Task inputs =
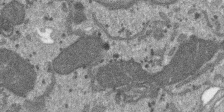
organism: Human
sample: Lung epithelial cells infected with SARS-CoV-2
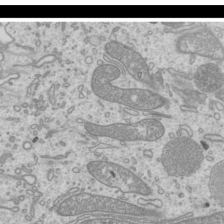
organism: Mouse
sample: Cilia; mouse epididymis
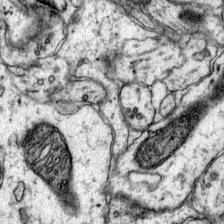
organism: Mouse
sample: Primary visual cortex
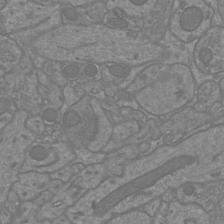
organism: Mouse
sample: Cortical neurons
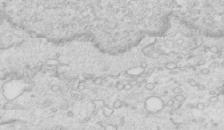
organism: Mouse
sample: Multiciliated cells
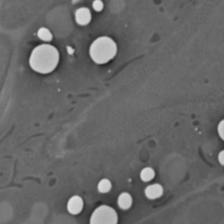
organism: C. elegans
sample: C. elegans embryo
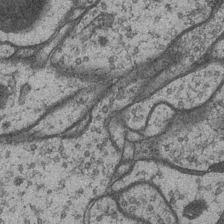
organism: Drosophila
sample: Optic medulla
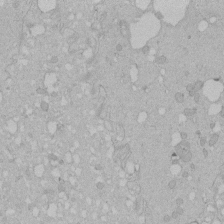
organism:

What needs to be done = Copy out every line of the data in which the word "sample" is found.

Result below =
sample: Lung epithelial cells infected with SARS-CoV-2
sample: Cilia; mouse epididymis
sample: Primary visual cortex
sample: Cortical neurons
sample: Multiciliated cells
sample: C. elegans embryo
sample: Optic medulla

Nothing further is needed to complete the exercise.